2024 | Jingyu Pu, Chenhang Cui, Xinyue Chen, Yazhou Ren, Xiaorong Pu, Zhifeng Hao, Philip S. Yu, Lifang He
The paper presents a novel method called Adaptive Feature Imputation with Latent Graph for Deep Incomplete Multi-View Clustering (AGDIMC) to address the challenges of incomplete multi-view clustering (IMVC). AGDIMC integrates deep learning and graph-based techniques to improve the accuracy and robustness of clustering on incomplete data. The key contributions of AGDIMC include:
1. **View-Specific Feature Learning**: It employs view-specific deep encoders to capture embedded features of each view, enhancing the representation learning capabilities.
2. **Latent Graph Construction**: Partial latent graphs are constructed from complete data to preserve intrinsic relationships within each view and capture topological information.
3. **Adaptive Imputation Layer**: This layer uses cross-view soft cluster assignments and global cluster centroids to impute missing data, improving the quality of imputed features.
4. **Graph Fusion**: The method fuses weight graphs and latent graphs to enhance the discriminative information in the imputed features.
5. **Graph Embedding Constraint**: This constraint reinforces the neighbor relationships in the latent graphs, preventing the distortion of discriminative information during fusion.
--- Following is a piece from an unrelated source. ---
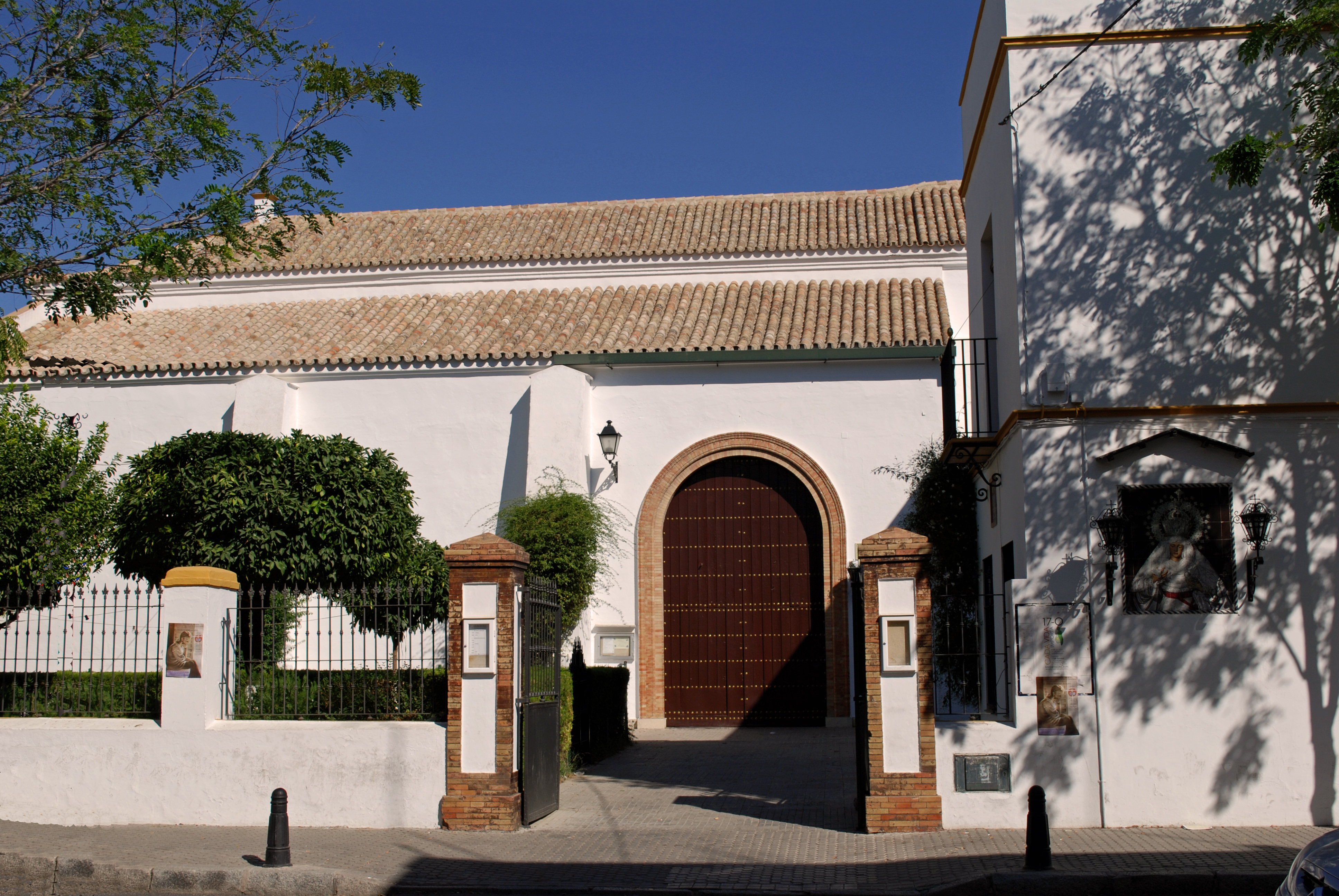 Iglesia de San Sebastían, Sevilla

Experimental results on multiple real-world datasets demonstrate that AGDIMC outperforms existing state-of-the-art methods in terms of clustering performance, even with high missing rates. The effectiveness of the proposed method is validated through ablation studies and convergence analysis, showing its robustness and stability.The paper presents a novel method called Adaptive Feature Imputation with Latent Graph for Deep Incomplete Multi-View Clustering (AGDIMC) to address the challenges of incomplete multi-view clustering (IMVC). AGDIMC integrates deep learning and graph-based techniques to improve the accuracy and robustness of clustering on incomplete data. The key contributions of AGDIMC include:
1. **View-Specific Feature Learning**: It employs view-specific deep encoders to capture embedded features of each view, enhancing the representation learning capabilities.
2. **Latent Graph Construction**: Partial latent graphs are constructed from complete data to preserve intrinsic relationships within each view and capture topological information.
3. **Adaptive Imputation Layer**: This layer uses cross-view soft cluster assignments and global cluster centroids to impute missing data, improving the quality of imputed features.
4. **Graph Fusion**: The method fuses weight graphs and latent graphs to enhance the discriminative information in the imputed features.
5. **Graph Embedding Constraint**: This constraint reinforces the neighbor relationships in the latent graphs, preventing the distortion of discriminative information during fusion.
Experimental results on multiple real-world datasets demonstrate that AGDIMC outperforms existing state-of-the-art methods in terms of clustering performance, even with high missing rates. The effectiveness of the proposed method is validated through ablation studies and convergence analysis, showing its robustness and stability.